● Task
Reproduction without pictures: print every entry precisely as written.

● Source data

•••••

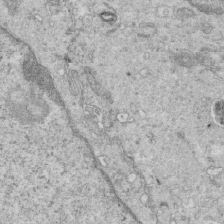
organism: Mouse
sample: Multiciliated cells
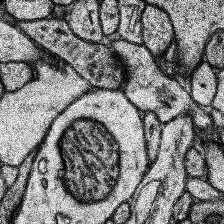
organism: Human
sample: Temporal Lobe
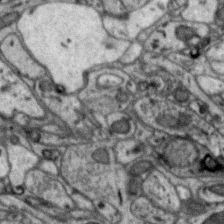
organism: Zebra finch
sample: Brain
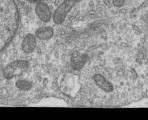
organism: Human
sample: Centriole in RPE cells
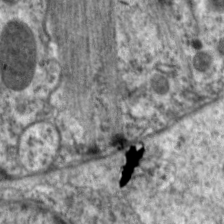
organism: C. elegans
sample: Pharynx
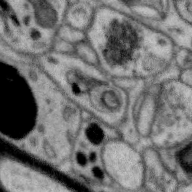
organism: Zebra finch
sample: Brain
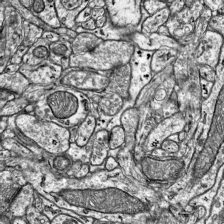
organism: Mouse
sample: Visual Cortex
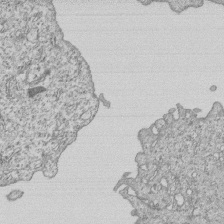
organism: Human
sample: MDA-MB-231 cells
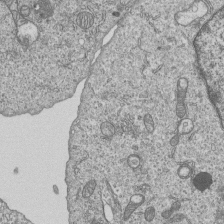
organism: Human
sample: MDA-MB-231 cells
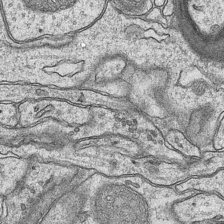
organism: Mouse
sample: CA1 Hippocampus
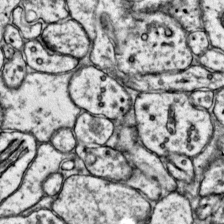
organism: Mouse
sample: Primary visual cortex
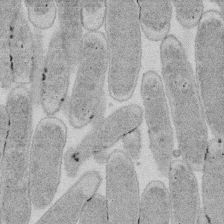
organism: E. coli
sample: Bacterial nucleoid
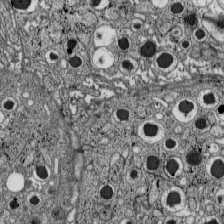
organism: C57BL Mouse
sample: Pancreatic islet
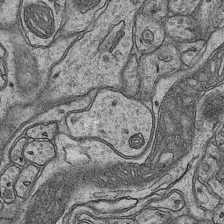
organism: Mouse
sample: CA1 Hippocampus
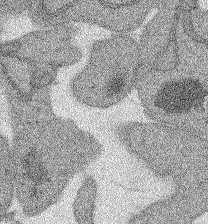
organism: Human
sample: HeLa cells
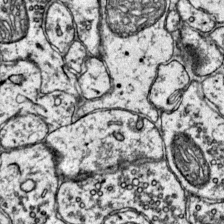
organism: Mouse
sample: Primary visual cortex
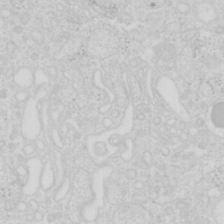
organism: Mouse
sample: Pancreas
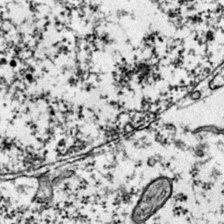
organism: Mouse
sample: Primary visual cortex
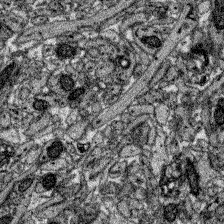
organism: Zebrafish
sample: Larval olfactory bulb
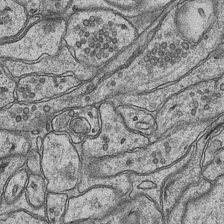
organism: Mouse
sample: CA1 Hippocampus
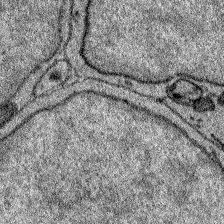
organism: Zebrafish
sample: Larval olfactory bulb
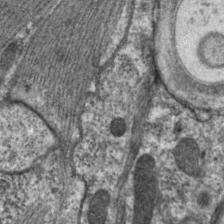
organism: C. elegans
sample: Pharynx
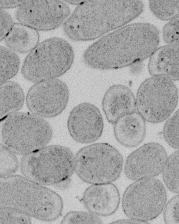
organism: E. coli
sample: Bacterial nucleoid
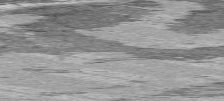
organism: C57BL Mouse
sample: Heart
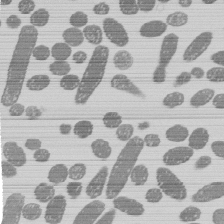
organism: E. coli
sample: Bacterial nucleoid
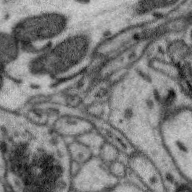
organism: Zebra finch
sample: Brain
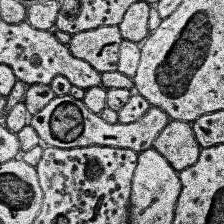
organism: Human
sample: Temporal Lobe
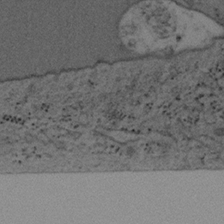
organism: Human
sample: HeLa cells
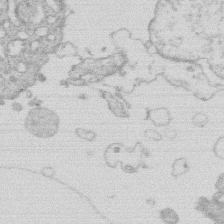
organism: Human
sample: Macrophage cells
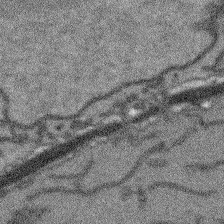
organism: Arabidopsis thaliana
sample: Root tip
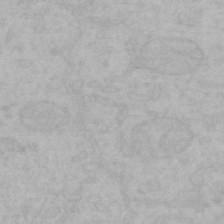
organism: Mouse
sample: Choroid plexus
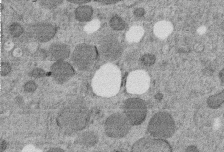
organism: C. elegans
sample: C. elegans embryo early stage
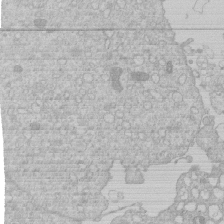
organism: Human
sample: Macrophage cells
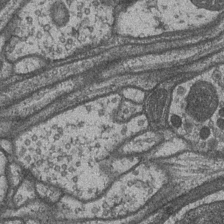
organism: Drosophila
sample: Optic medulla
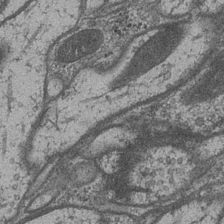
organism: Drosophila
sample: Optic medulla
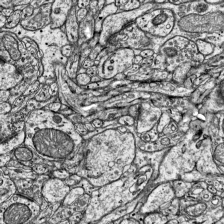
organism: Mouse
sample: Visual Cortex
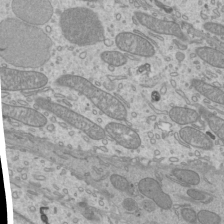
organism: Mouse
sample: Cilia; mouse epididymis
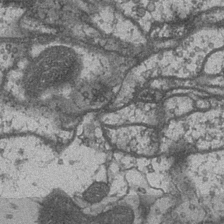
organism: Drosophila
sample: Optic medulla
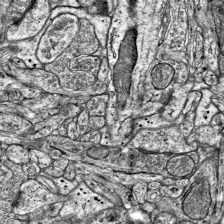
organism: Mouse
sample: Visual Cortex
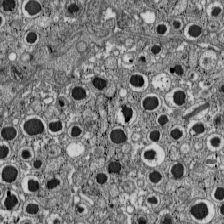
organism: C57BL Mouse
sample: Pancreatic islet
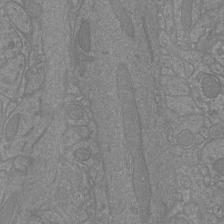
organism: Mouse
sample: Cortical neurons
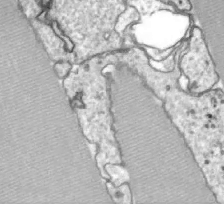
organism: Zebrafish
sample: Actinotrichia fibers
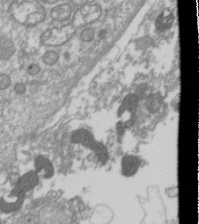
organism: Drosophila
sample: Cell division; meiosis; drosophila spermatocytes
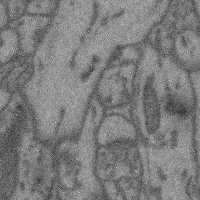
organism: Mouse
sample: Cerebral cortex
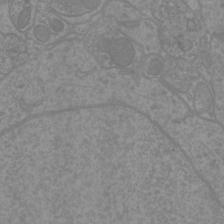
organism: Mouse
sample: Cortical neurons
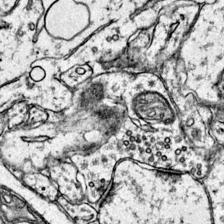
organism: Mouse
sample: Primary visual cortex
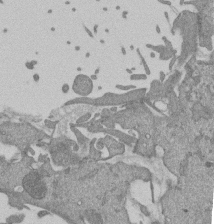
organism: Mouse
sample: ED-1 cell nuclei; centrioles
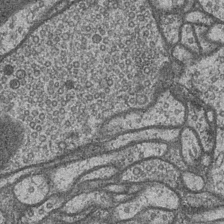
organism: Drosophila
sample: Optic medulla
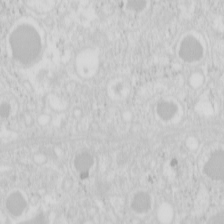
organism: Mouse
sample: Pancreas
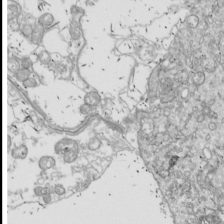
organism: Drosophila
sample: Cell division; meiosis; drosophila spermatocytes
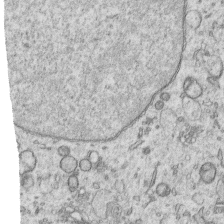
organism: Human
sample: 1205lu cells
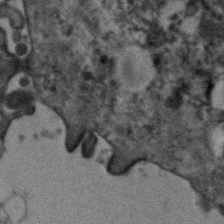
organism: Human
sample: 1205lu cells
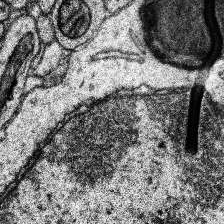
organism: Human
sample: Temporal Lobe
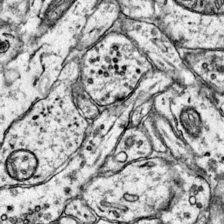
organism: Mouse
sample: Primary visual cortex
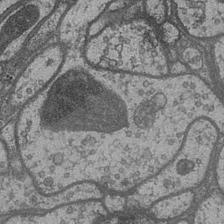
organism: Drosophila
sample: Optic medulla
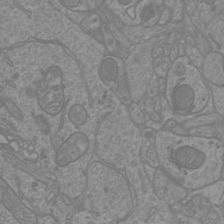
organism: Mouse
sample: Cortical neurons
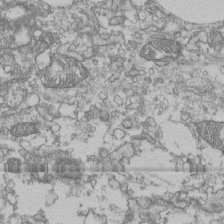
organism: Human
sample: Fibroblast cells
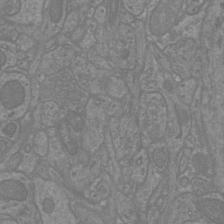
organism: Mouse
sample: Cortical neurons
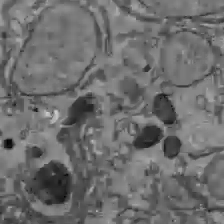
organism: C57BL Mouse
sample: Liver
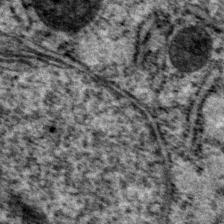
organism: P. pacificus
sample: Pharynx
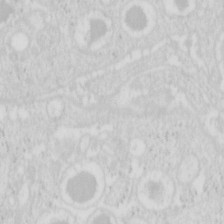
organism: Mouse
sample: Pancreas
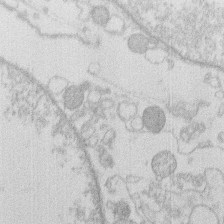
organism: Human
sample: Macrophage cells
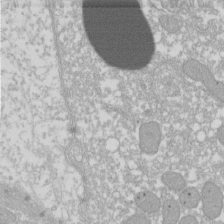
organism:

•••••

● Task solution
organism: Mouse
sample: Multiciliated cells
organism: Human
sample: Temporal Lobe
organism: Zebra finch
sample: Brain
organism: Human
sample: Centriole in RPE cells
organism: C. elegans
sample: Pharynx
organism: Zebra finch
sample: Brain
organism: Mouse
sample: Visual Cortex
organism: Human
sample: MDA-MB-231 cells
organism: Human
sample: MDA-MB-231 cells
organism: Mouse
sample: CA1 Hippocampus
organism: Mouse
sample: Primary visual cortex
organism: E. coli
sample: Bacterial nucleoid
organism: C57BL Mouse
sample: Pancreatic islet
organism: Mouse
sample: CA1 Hippocampus
organism: Human
sample: HeLa cells
organism: Mouse
sample: Primary visual cortex
organism: Mouse
sample: Pancreas
organism: Mouse
sample: Primary visual cortex
organism: Zebrafish
sample: Larval olfactory bulb
organism: Mouse
sample: CA1 Hippocampus
organism: Zebrafish
sample: Larval olfactory bulb
organism: C. elegans
sample: Pharynx
organism: E. coli
sample: Bacterial nucleoid
organism: C57BL Mouse
sample: Heart
organism: E. coli
sample: Bacterial nucleoid
organism: Zebra finch
sample: Brain
organism: Human
sample: Temporal Lobe
organism: Human
sample: HeLa cells
organism: Human
sample: Macrophage cells
organism: Arabidopsis thaliana
sample: Root tip
organism: Mouse
sample: Choroid plexus
organism: C. elegans
sample: C. elegans embryo early stage
organism: Human
sample: Macrophage cells
organism: Drosophila
sample: Optic medulla
organism: Drosophila
sample: Optic medulla
organism: Mouse
sample: Visual Cortex
organism: Mouse
sample: Cilia; mouse epididymis
organism: Drosophila
sample: Optic medulla
organism: Mouse
sample: Visual Cortex
organism: C57BL Mouse
sample: Pancreatic islet
organism: Mouse
sample: Cortical neurons
organism: Zebrafish
sample: Actinotrichia fibers
organism: Drosophila
sample: Cell division; meiosis; drosophila spermatocytes
organism: Mouse
sample: Cerebral cortex
organism: Mouse
sample: Cortical neurons
organism: Mouse
sample: Primary visual cortex
organism: Mouse
sample: ED-1 cell nuclei; centrioles
organism: Drosophila
sample: Optic medulla
organism: Mouse
sample: Pancreas
organism: Drosophila
sample: Cell division; meiosis; drosophila spermatocytes
organism: Human
sample: 1205lu cells
organism: Human
sample: 1205lu cells
organism: Human
sample: Temporal Lobe
organism: Mouse
sample: Primary visual cortex
organism: Drosophila
sample: Optic medulla
organism: Mouse
sample: Cortical neurons
organism: Human
sample: Fibroblast cells
organism: Mouse
sample: Cortical neurons
organism: C57BL Mouse
sample: Liver
organism: P. pacificus
sample: Pharynx
organism: Mouse
sample: Pancreas
organism: Human
sample: Macrophage cells
organism:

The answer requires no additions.